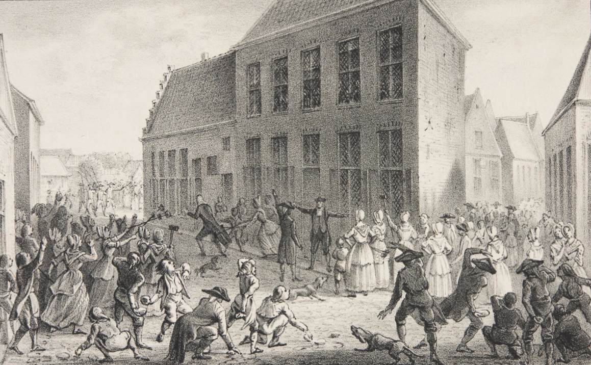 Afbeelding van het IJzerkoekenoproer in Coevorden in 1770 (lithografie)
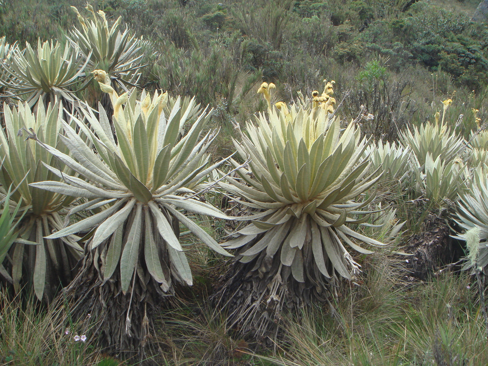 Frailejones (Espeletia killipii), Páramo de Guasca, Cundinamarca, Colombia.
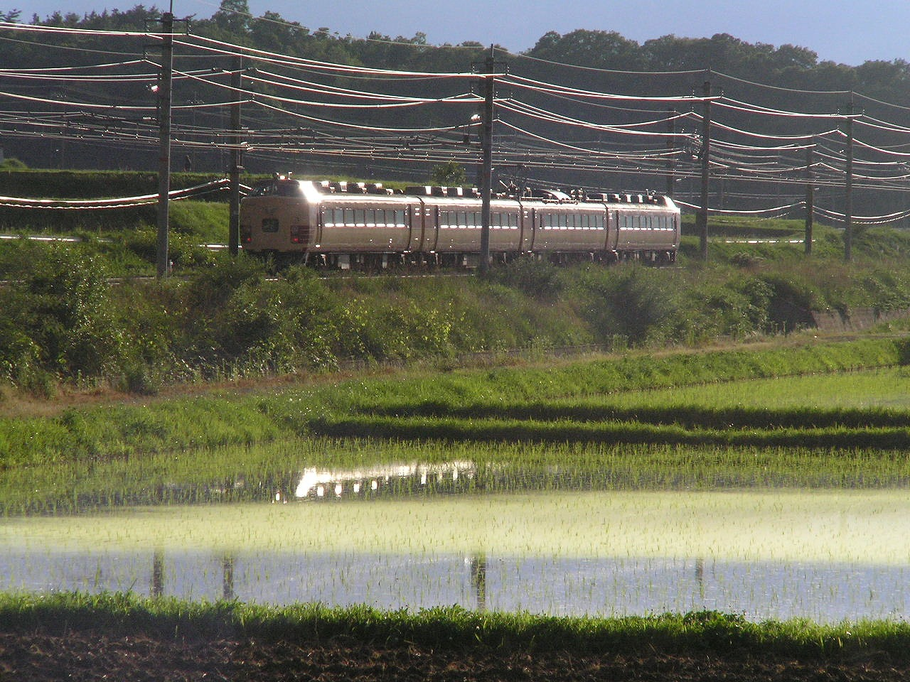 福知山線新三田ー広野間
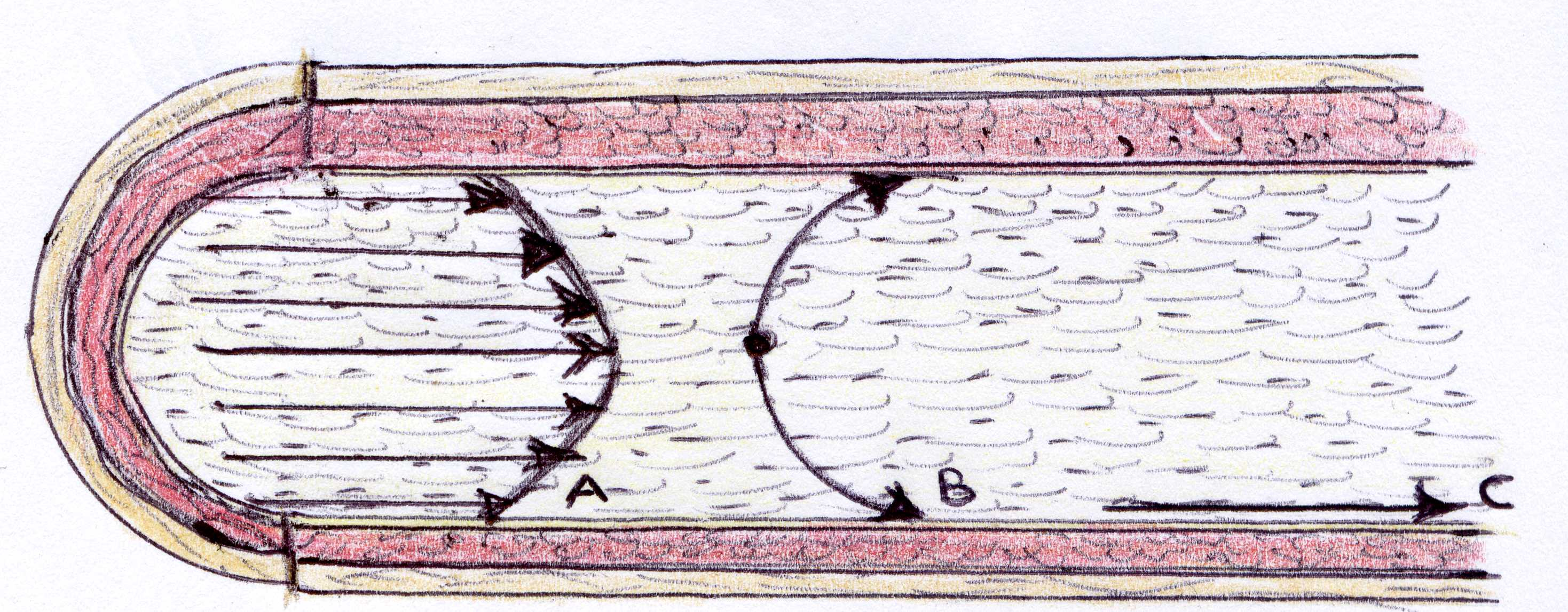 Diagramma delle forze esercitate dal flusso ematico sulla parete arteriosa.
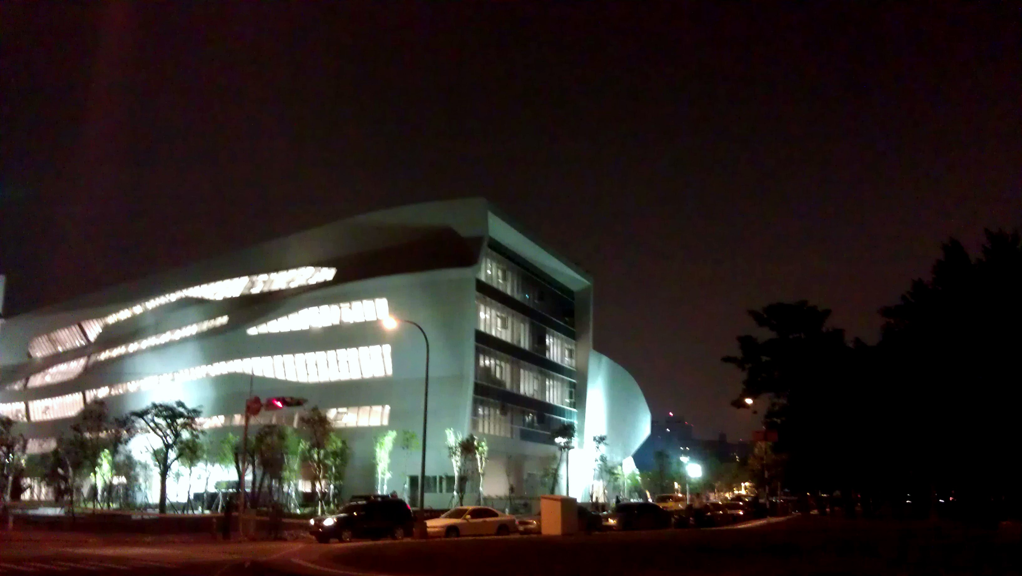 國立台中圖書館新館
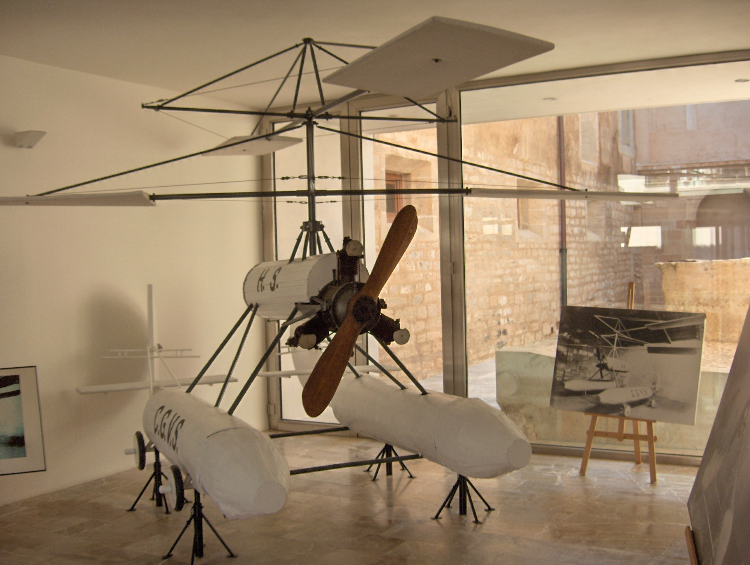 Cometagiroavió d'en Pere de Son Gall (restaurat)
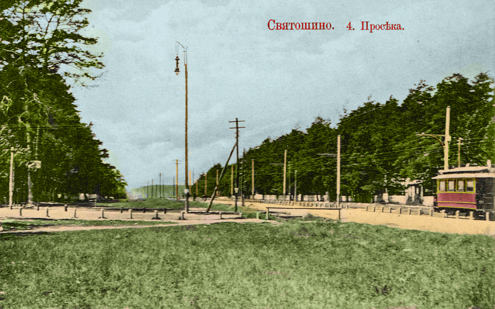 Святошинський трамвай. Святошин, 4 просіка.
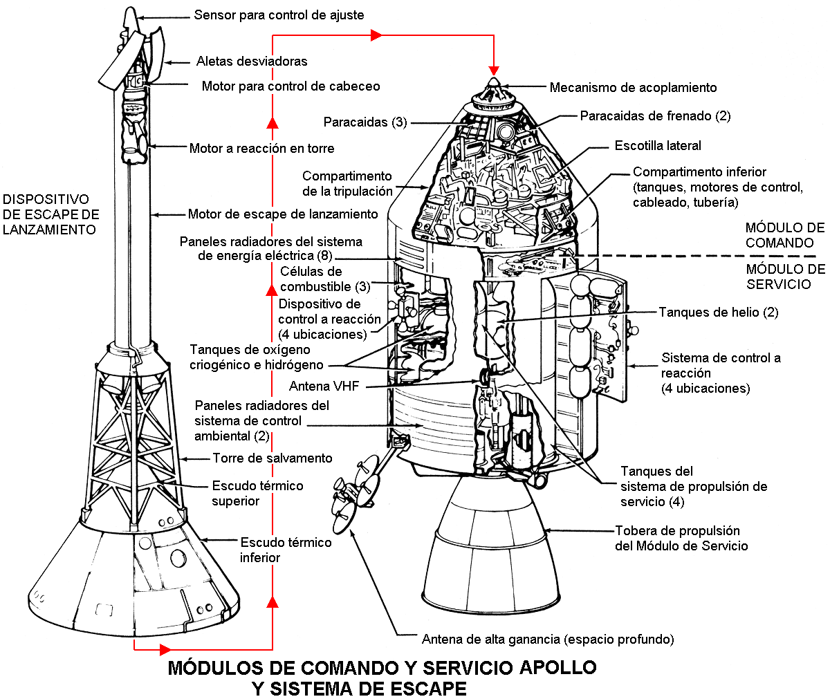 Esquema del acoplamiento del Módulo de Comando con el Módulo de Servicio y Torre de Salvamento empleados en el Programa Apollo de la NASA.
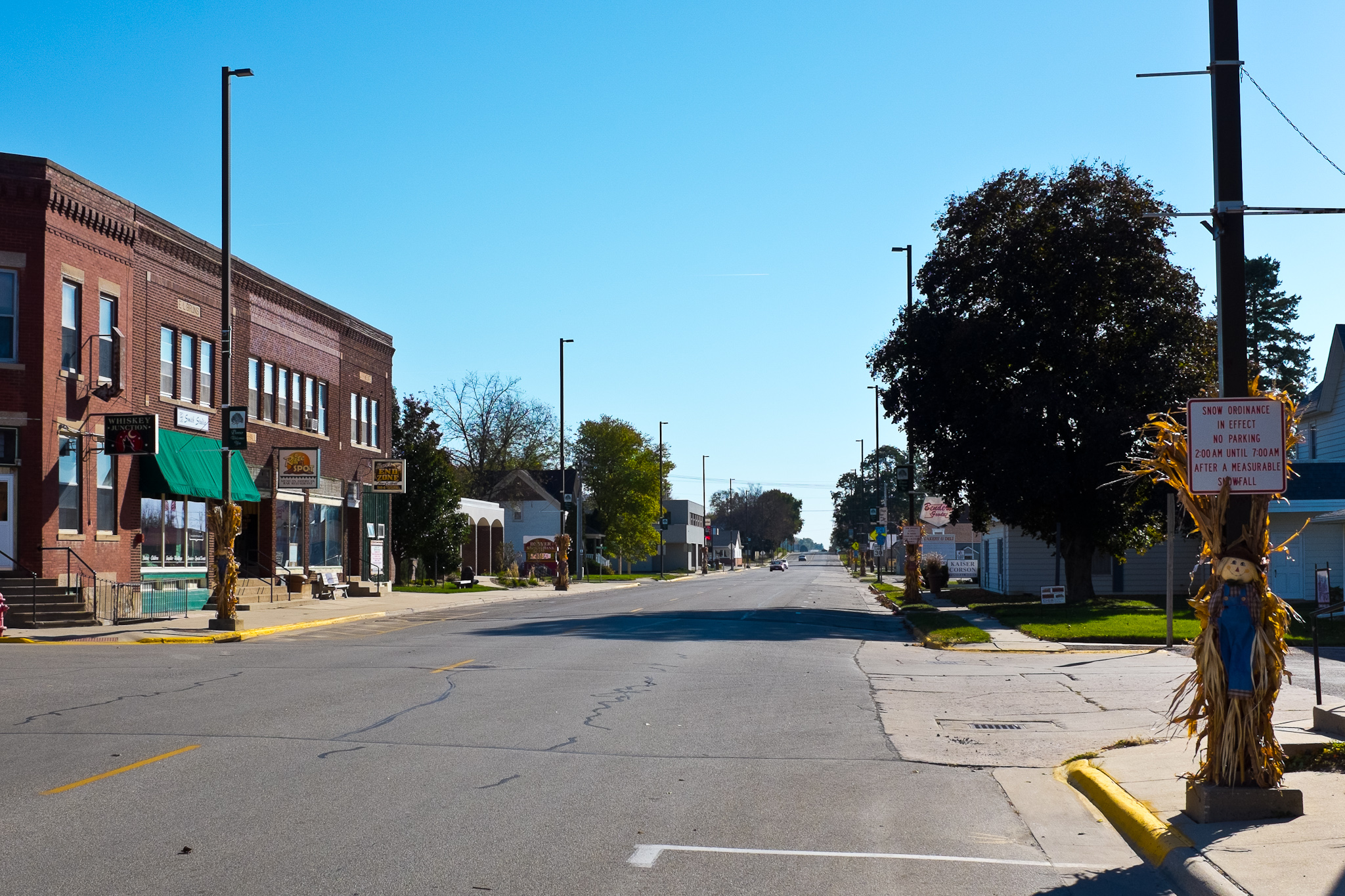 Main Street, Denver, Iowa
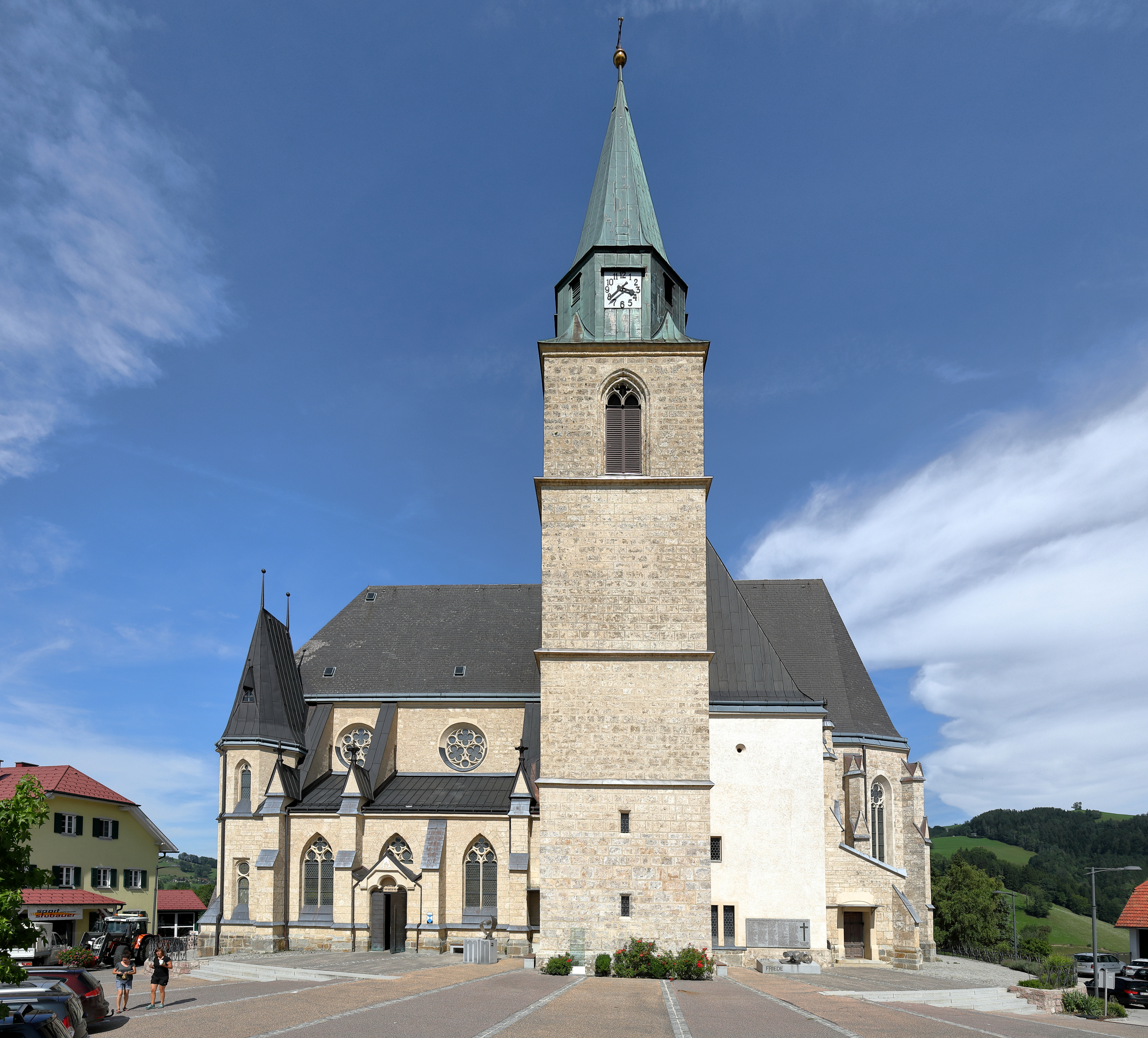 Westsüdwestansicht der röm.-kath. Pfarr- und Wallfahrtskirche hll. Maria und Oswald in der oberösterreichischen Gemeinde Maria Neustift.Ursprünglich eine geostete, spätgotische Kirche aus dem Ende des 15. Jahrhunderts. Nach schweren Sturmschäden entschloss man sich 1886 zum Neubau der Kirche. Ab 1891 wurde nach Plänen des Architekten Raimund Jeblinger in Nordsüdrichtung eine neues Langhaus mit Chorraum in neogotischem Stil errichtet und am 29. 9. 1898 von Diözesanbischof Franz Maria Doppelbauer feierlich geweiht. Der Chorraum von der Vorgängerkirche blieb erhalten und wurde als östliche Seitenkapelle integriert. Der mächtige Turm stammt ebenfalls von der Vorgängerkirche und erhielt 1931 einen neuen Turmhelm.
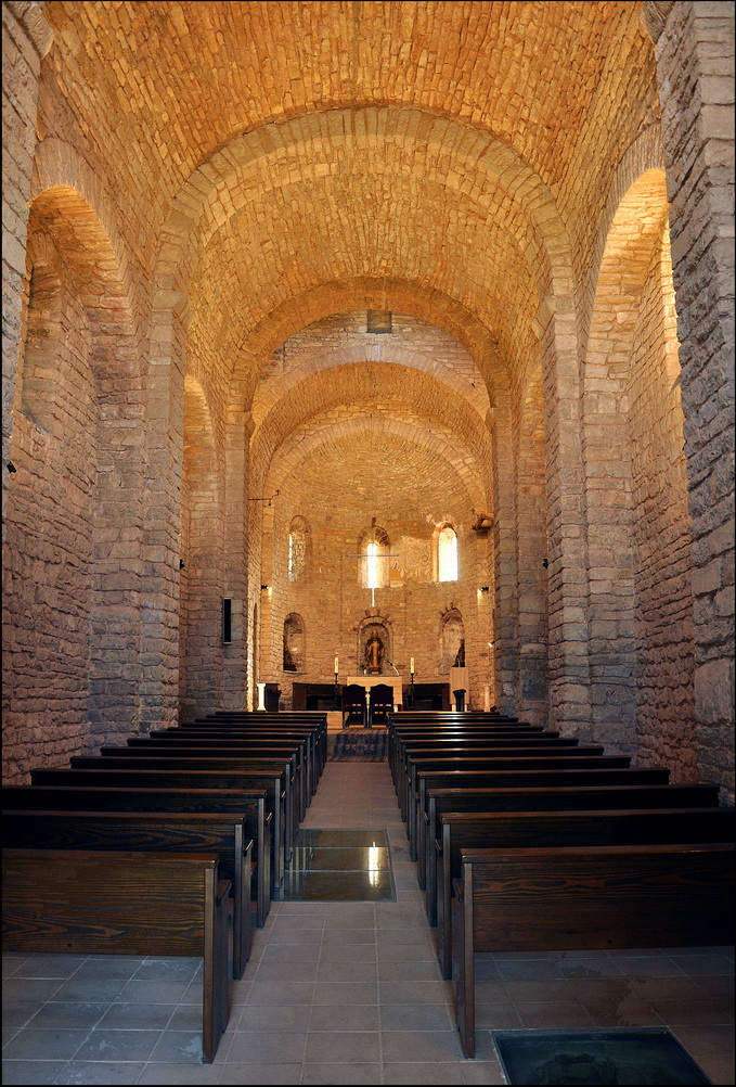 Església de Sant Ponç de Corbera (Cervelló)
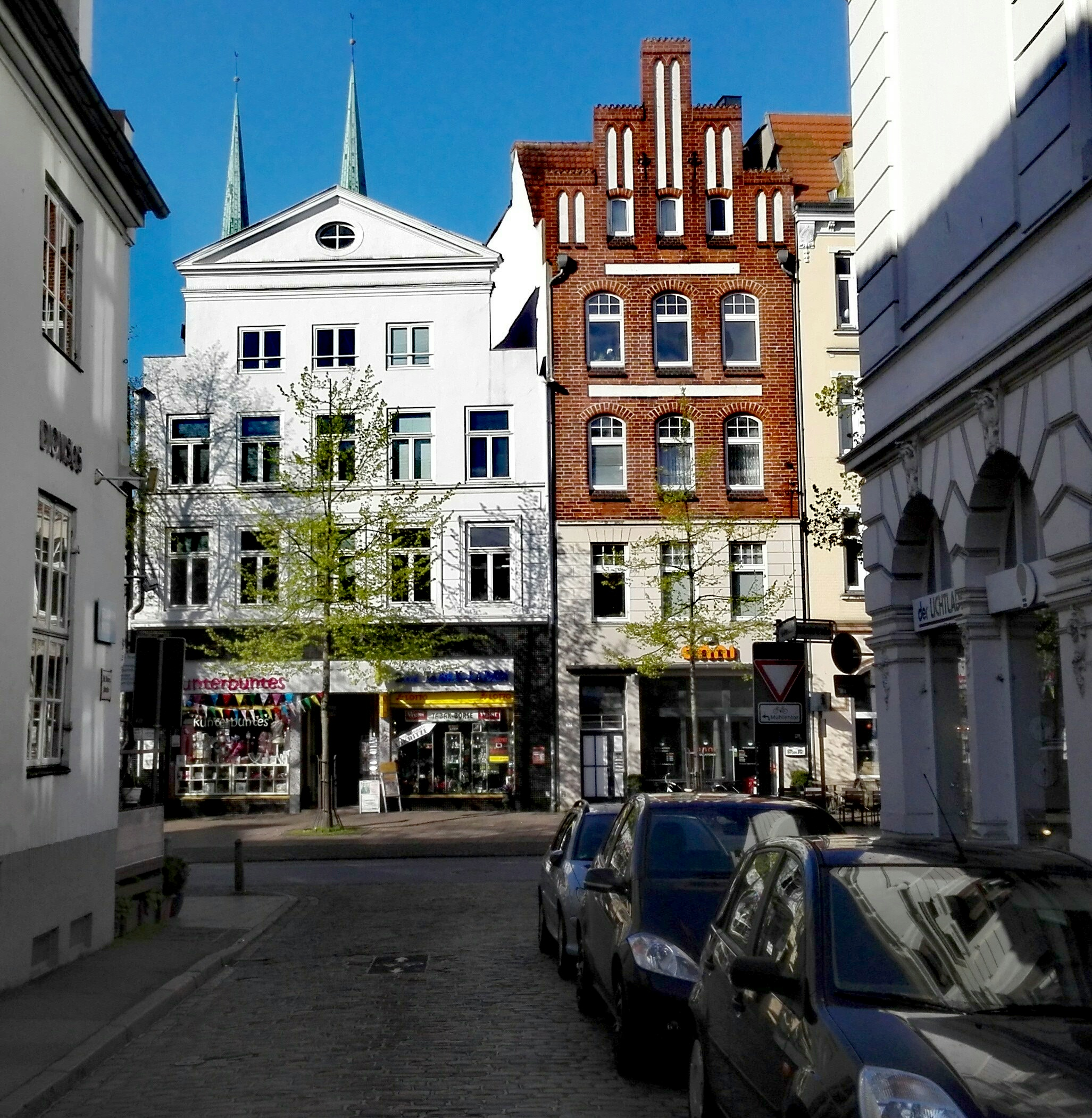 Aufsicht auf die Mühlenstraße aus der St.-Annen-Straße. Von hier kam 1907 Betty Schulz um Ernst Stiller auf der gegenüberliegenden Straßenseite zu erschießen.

§ **Assignment**
Word for word and without pictures, please write out only the lines from the start of the entries through the line containing "Святошинський трамвай. Святошин, 4 просіка.", both included.

§ **Solution**
 Afbeelding van het IJzerkoekenoproer in Coevorden in 1770 (lithografie)
 Frailejones (Espeletia killipii), Páramo de Guasca, Cundinamarca, Colombia.
 福知山線新三田ー広野間
 Diagramma delle forze esercitate dal flusso ematico sulla parete arteriosa.
 國立台中圖書館新館
 Cometagiroavió d'en Pere de Son Gall (restaurat)
 Святошинський трамвай. Святошин, 4 просіка.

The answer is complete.